Post-Copenhagen, the bond continued with both Beijing and New Delhi bizarrely expressing conditional support for the Copenhagen accord they themselves had so fervently pushed.

The two dancing arm in arm like that may offer some hope for a shift in geopolitical dynamics in the region, particularly in countries like Nepal where they compete for influence.

If optimists have a point in pointing at trade and commerce to bridge the gap between the two emerging economies, there is no reason why we should not pin our hopes on climate change to bring them together.

Perhaps that is what Indian Minister Jairam Ramesh’s mantra is.

And his recent overture in Beijing did pay off immediately, at least in the Chinese media.

“The remarks by Indian Environment Minister Jairam Ramesh seem prudent,” China Daily wrote in its editorial titled “Look beyond trade.”

“The Indian side should view its trade ties with China from the broader perspective of Sino-Indian friendship and make concrete efforts to root out obstacles in the way of bilateral trade.”

Towards that end, climate change certainly appears to be changing things between the two fast developing nations.

But will that do any good to the climate itself? As things stand now, it’s a big NO.

Just dig into the past global climate negotiations and you will know what brought the two together.

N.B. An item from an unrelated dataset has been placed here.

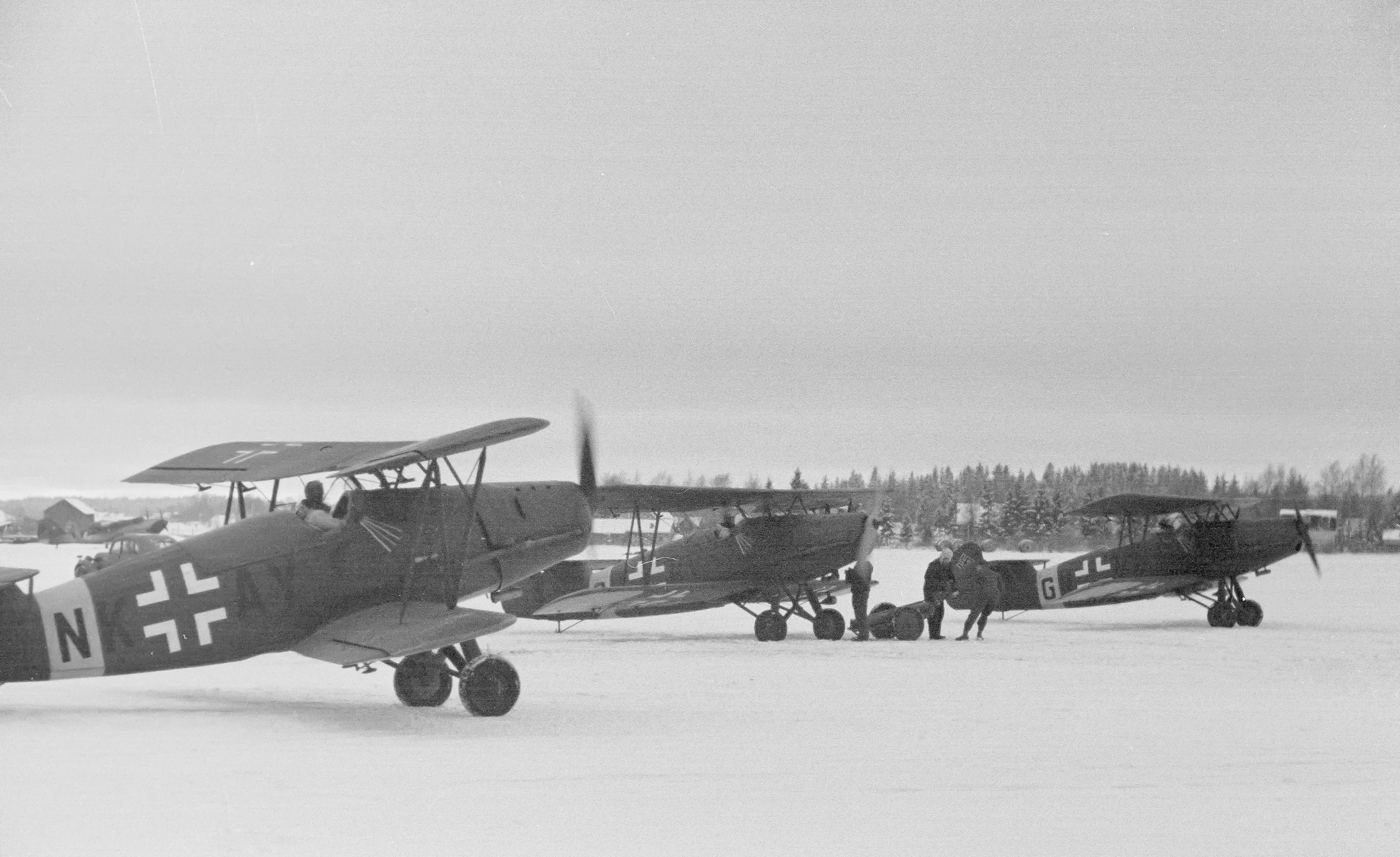 Arado-koneita kentällä. (Kuvassa Arado Ar 66 koulukoneita). Kuvauspaikka: Malmin lentokenttä.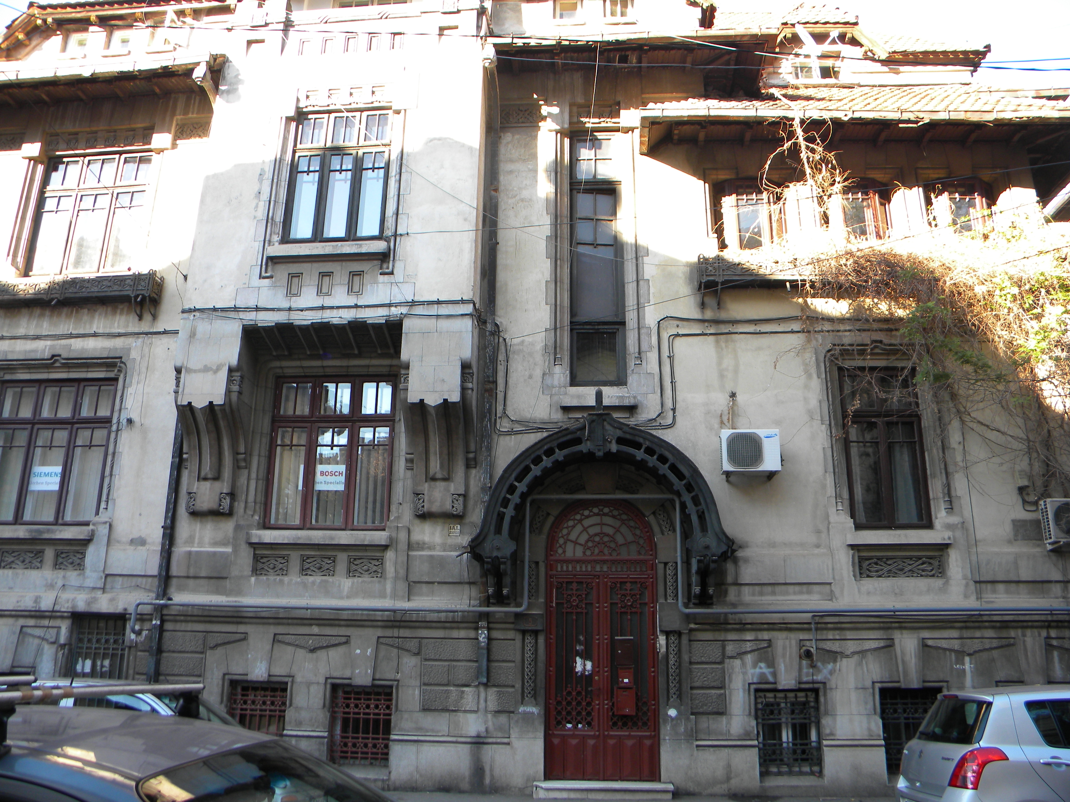 Bucuresti, Romania, Str. Alexandru Philippide nr. 5, sect. 2 (Cod B-II-m-B-19378) (1 prim)

In all of these UN-coordinated meets, China and India have stuck to the Kyoto-track — one of the two negotiation processes in the world body’s climate regime.

The reason why they are glued to this particular track is the Kyoto Protocol signed in 1997 that requires developed countries to mandatorily cut their carbon emissions while emerging economies like China and India are exempted.

Rich countries have been arguing that Kyoto is irrelevant now because fast developing nations’ emissions have risen significantly and therefore they too should have binding carbon reduction targets.

China and India’s rebuttal is that developed countries have historic responsibility for the dangerous concentration of greenhouse gases in the atmosphere.

They insist that developing countries like them should be allowed to develop and that will not be possible if they are made to cut down carbon emissions.

While Beijing and New Delhi have stuck to their common gun, Washington DC, that leads developed worlds in climate negotiations, has not budged from its stand either. Trying to get rid of Kyoto from the UN negotiation framework apart, the US has also resorted to delaying tactics. Its first ever climate bill that was passed by the House of Representatives is now stuck in the Senate.

All this, while the world continues to pump around 47 billion tonnes of greenhouse gases into the atmosphere each year.

If we are to avoid temperature rise of more than two degree Celsius from pre-industrial level, scientists say, emissions must peak and begin to decline by 2020 and then drop to around 35 billion tonnes by 2030.

Globally, we have not even begun to move toward that target while the regional story is even grimmer.

In their quest to develop as quickly as possible, China and India not only are dangerously adding greenhouse gases in the atmosphere but they are also major contributors to the atmospheric brown clouds (ABCs).

These masses of haze are mainly made up of black carbon, a product of incomplete combustion of fossil fuels and burning of biomass. 

A recent USAID report on black carbon in Asia has said, “The South Asian ABC has important regional climate impacts in Asia causing changes in the hydrological cycle and in monsoon circulation that negatively impact food production in India and China.”

So what?

As long as climate change warms up the relation of the two Asian giants.